Make no mistake about it. It’s not as though EPO staff isn’t aware of what’s going on. It’s mostly the media, which has been greased up by Battistelli, that remains apathetic or unwilling to cover the above scandal (or cover it poorly/improperly if it does at all). Sometimes the media just helps Battistelli defame his victim — a subject on which we might say more one day (we have some insider knowledge of how it came about).

Regarding EPO under Battistelli, one person asked yesterday: “Who is going to be stupid enough to apply for a job at these conditions?” Here is the message in full: “If I understand correctly, the President is introducing new laws meaning that if he fires me for failing to meet 15% yearly increases of examination targets, or because my husband is a patent attorney, he can prohibit me from working for 2 years, cut my pension and apparently also cut my health insurance.

“This sounds crazy when the office is announcing internally that they will recruit hundreds of examiners in the next 3 years to get rid of the backlog until 2020 (4 years). And at that point they will need hundreds of examiners less, of course. Who is going to be stupid enough to apply for a job at these conditions?

“In addition, this is not at all what the council asked. Maybe the President has a plan to destroy the EPO and replace it with a new patent system. Or maybe he is indeed crazy, I don’t know. He is not so young. In any case, what can the council really do? Can they get rid of a President in advance? Can they force him to do anything? ”

This is not compatible with European law. Battistelli “might kill the EPO in the process,” one person wrote yesterday. To quote the entire comment: “I don’t think he has a plan to replace the whole system with something else.

“He is just applying what he has learned and what has been applied to all public agencies and corporations for the last 3 decades, cost cutting at the bottom combined with bonuses for the top floors.

“He might kill the EPO in the process, but that is not very likely without political will to do so.

“He will probably do a lot of irreversible damage that will affect the whole IP profession in Europe, examiners and attorneys alike and also some applicants. After all, if filling a form is all that I need to get a patent, I certainly will consider doing that myself.”

Well, patent lawyers too increasingly realise that Battistelli is against their interests.

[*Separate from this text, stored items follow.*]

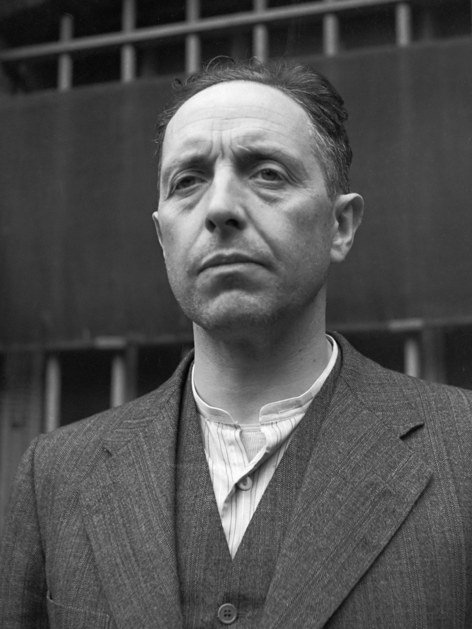 Oorlogsmisdadigers. C.J. Huygen 1945
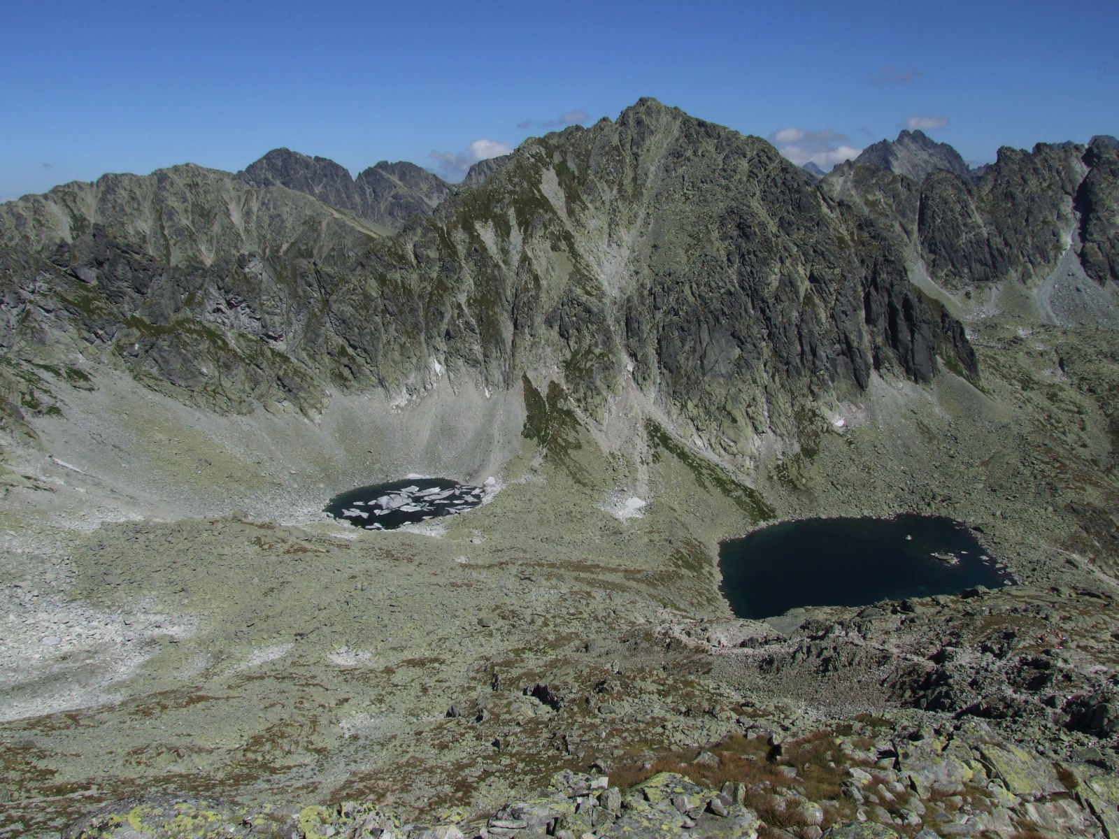 Dolina Młynicka (Tatry Wysokie). Kolisty Staw i Capi Staw. Na Kolistym Stawie lód (23 sierpień 2004)
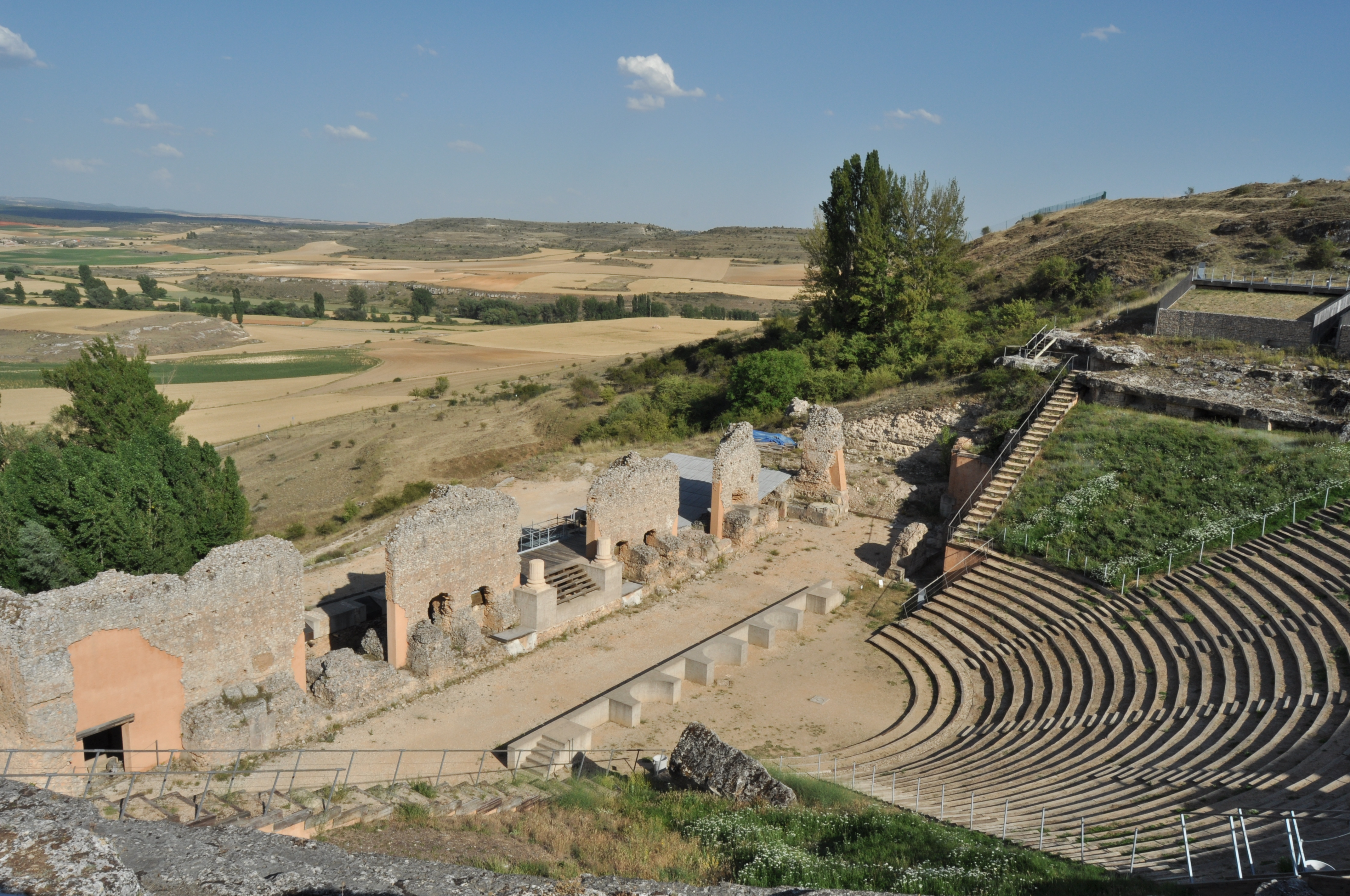 Clunia Sulpicia (Peñalba de Castro) - 002

We couldn’t help but notice someone still responding to provocative comments if not trolling (which we prefer to altogether ignore and skip). The term “team Battistelli” seems to have been adopted there (it was coined by Techrights). Remember that Battistelli leaving would not be enough as his circle of entryism (i.e. Team Battistelli) now poisons the EPO’s management as a whole. Battistelli has surrounded himself with people as abusive as himself, or at least loyal enough to cover up his abuses.